An essential role of acetylcholine-glutamate synergy at habenular synapses in nicotine dependence
Silke Frahm,
Beatriz Antolin-Fontes,
Andreas Görlich,
Johannes-Friedrich Zander,
Gudrun Ahnert-Hilger,
Ines Ibañez-Tallon
Affiliations
Silke Frahm
Molecular Neurobiology Group, Max Delbrück Center for Molecular Medicine, Berlin, Germany
Beatriz Antolin-Fontes
Molecular Neurobiology Group, Max Delbrück Center for Molecular Medicine, Berlin, Germany; Laboratory of Molecular Biology, The Rockefeller University, New York, United States
Andreas Görlich
Laboratory of Molecular Biology, The Rockefeller University, New York, United States
Johannes-Friedrich Zander
Institute for Integrative Neuroanatomy, Charité - Universitätsmedizin Berlin, Berlin, Germany
Gudrun Ahnert-Hilger
Institute for Integrative Neuroanatomy, Charité - Universitätsmedizin Berlin, Berlin, Germany
Ines Ibañez-Tallon
Molecular Neurobiology Group, Max Delbrück Center for Molecular Medicine, Berlin, Germany; Laboratory of Molecular Biology, The Rockefeller University, New York, United States
A great deal of interest has been focused recently on the habenula and its critical role in aversion, negative-reward and drug dependence. Using a conditional mouse model of the ACh-synthesizing enzyme choline acetyltransferase (Chat), we report that local elimination of acetylcholine (ACh) in medial habenula (MHb) neurons alters glutamate corelease and presynaptic facilitation.
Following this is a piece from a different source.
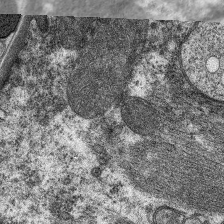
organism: C. elegans
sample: Pharynx

Electron microscopy and immuno-isolation analyses revealed colocalization of ACh and glutamate vesicular transporters in synaptic vesicles (SVs) in the central IPN. Glutamate reuptake in SVs prepared from the IPN was increased by ACh, indicating vesicular synergy. Mice lacking CHAT in habenular neurons were insensitive to nicotine-conditioned reward and withdrawal. These data demonstrate that ACh controls the quantal size and release frequency of glutamate at habenular synapses, and suggest that the synergistic functions of ACh and glutamate may be generally important for modulation of cholinergic circuit function and behavior.